Exercise inputs:
- - - -
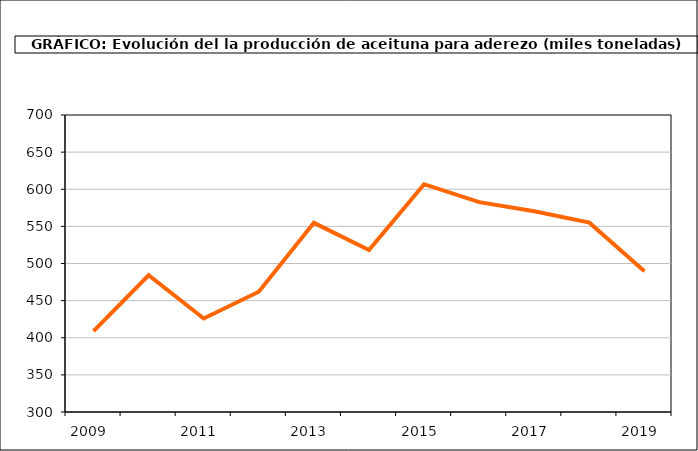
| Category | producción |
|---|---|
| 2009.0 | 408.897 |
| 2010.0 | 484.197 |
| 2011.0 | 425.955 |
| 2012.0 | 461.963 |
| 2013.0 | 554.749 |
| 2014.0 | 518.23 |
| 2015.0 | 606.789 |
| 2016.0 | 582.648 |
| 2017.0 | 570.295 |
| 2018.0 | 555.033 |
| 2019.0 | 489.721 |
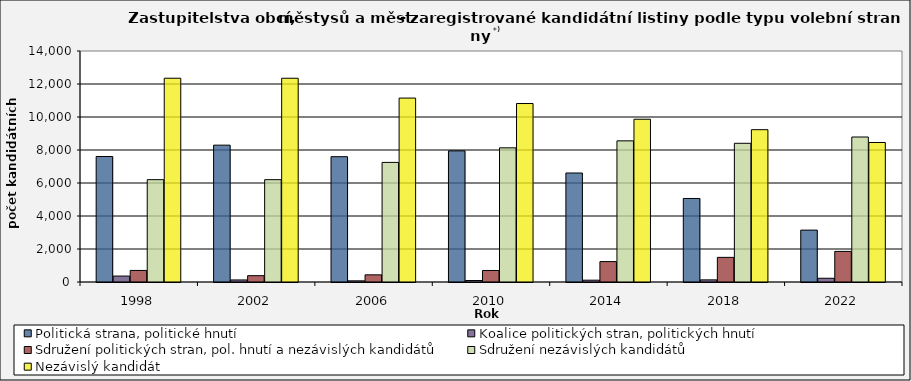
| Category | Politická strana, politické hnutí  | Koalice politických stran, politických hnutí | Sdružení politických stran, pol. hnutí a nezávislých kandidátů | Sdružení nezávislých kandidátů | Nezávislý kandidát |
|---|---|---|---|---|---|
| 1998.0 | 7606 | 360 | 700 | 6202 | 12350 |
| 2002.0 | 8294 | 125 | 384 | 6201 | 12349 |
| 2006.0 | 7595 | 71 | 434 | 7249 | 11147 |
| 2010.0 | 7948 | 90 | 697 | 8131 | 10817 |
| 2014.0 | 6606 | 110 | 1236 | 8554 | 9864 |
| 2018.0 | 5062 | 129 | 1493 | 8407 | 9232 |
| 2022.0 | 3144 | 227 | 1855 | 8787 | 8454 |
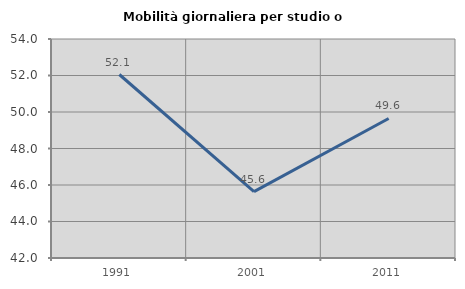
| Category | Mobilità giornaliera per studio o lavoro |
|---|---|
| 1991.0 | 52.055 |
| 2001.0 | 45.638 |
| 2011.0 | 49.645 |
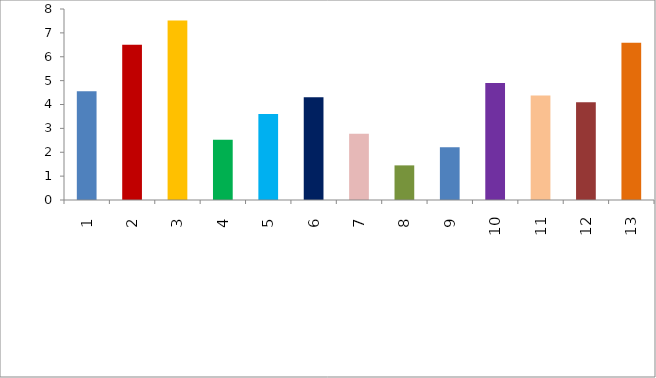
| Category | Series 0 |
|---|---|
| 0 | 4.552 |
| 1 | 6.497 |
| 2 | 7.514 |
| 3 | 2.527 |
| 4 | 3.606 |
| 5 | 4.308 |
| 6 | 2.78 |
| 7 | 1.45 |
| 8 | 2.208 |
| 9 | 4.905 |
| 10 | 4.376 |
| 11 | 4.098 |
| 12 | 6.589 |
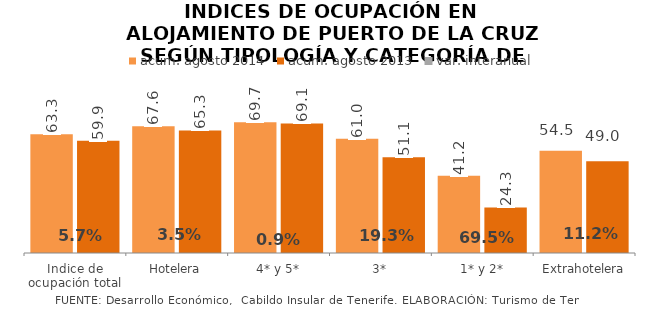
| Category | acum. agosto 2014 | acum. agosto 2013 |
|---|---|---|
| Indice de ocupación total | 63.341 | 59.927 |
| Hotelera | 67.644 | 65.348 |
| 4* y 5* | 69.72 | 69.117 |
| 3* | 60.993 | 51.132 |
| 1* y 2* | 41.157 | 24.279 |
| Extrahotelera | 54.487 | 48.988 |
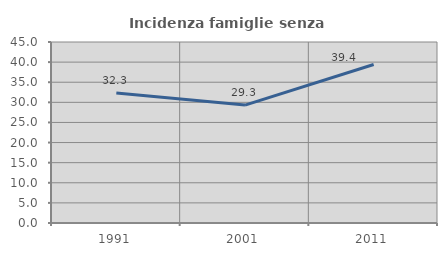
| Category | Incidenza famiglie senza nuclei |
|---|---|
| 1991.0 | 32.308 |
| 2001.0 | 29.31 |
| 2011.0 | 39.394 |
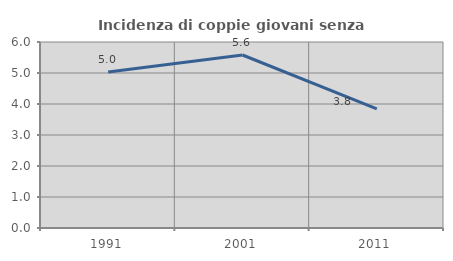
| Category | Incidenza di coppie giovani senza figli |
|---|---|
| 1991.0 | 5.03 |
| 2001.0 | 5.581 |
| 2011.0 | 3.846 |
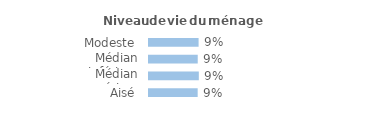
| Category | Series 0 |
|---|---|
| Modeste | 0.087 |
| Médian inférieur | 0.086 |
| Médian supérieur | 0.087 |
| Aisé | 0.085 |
- - - -
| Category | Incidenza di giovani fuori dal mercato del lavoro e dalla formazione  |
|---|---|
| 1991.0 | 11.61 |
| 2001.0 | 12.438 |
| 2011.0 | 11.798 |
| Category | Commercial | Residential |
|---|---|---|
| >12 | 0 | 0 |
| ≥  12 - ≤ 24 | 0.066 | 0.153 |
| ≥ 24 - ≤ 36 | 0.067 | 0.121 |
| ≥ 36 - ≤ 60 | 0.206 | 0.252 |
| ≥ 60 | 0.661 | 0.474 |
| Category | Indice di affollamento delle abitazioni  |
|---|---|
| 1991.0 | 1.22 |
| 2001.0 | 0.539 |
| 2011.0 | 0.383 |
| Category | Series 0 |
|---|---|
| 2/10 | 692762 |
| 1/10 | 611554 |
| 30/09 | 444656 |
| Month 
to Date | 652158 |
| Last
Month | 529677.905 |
- - - -
Exercise aim:
Retrieve each line from the records above where the word "Médian" occurs.

Your solution:
| Médian inférieur | 0.086 |
| Médian supérieur | 0.087 |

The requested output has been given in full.